Rare Diseases, Common Barriers: Disparities in Pediatric Clinical Genetics Outcomes

BACKGROUND AND OBJECTIVES: Identifying a precise genetic diagnosis can improve outcomes for individuals with rare disease, though the resources required to do so may impede access and exacerbate healthcare disparities leading to inequitable care. Our objective was therefore to determine the effect of multiple sociodemographic factors on the yield of the diagnostic evaluation for genetics outpatients. METHODS: Retrospective cohort study from 2017–2019 of outpatient genetics referrals at a pediatric academic tertiary care center. Exposures included: primary language, insurance type, and neighborhood resources (via the Childhood Opportunity Index, COI). The primary outcome was identification of a genetic diagnosis within 2 years of the initial clinic visit.
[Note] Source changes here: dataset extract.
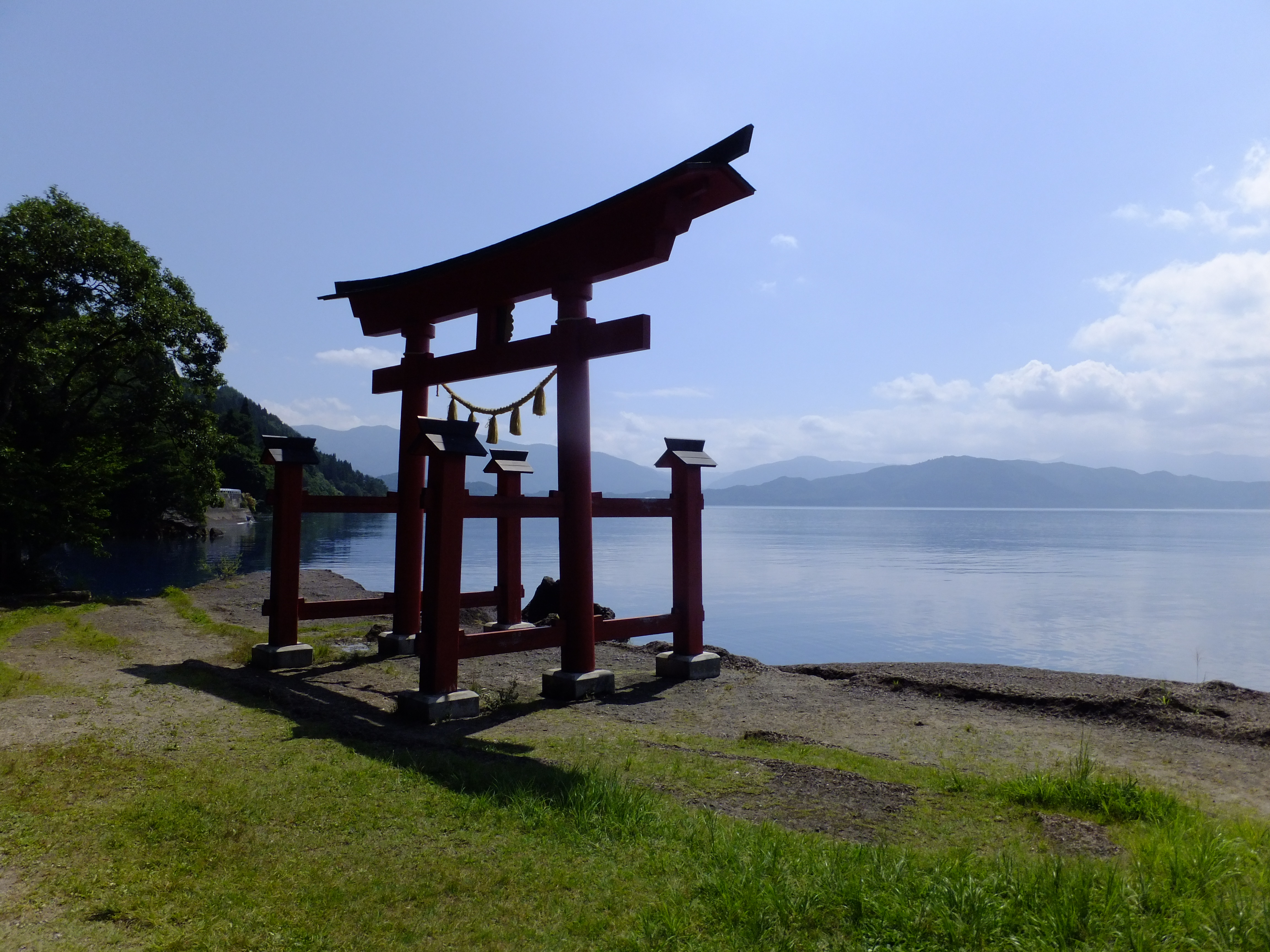 秋田県仙北市、田沢湖畔にある御座石神社。鳥居は田沢湖に面している。

RESULTS: COI quintile was not significantly associated with the odds of diagnosis but was significantly associated with clinic attendance, with lower neighborhood resources leading to incomplete referrals. Limited English proficiency was associated with a higher odds of diagnosis, though at an older age. Public insurance was associated with increased access to genetic testing. CONCLUSION: Lower neighborhood resources are negatively associated with clinic attendance. Our findings further suggest delays in care and a referral bias for more severe phenotypes among families with limited English proficiency. Improved access to clinical genetics is needed to improve diagnostic equity.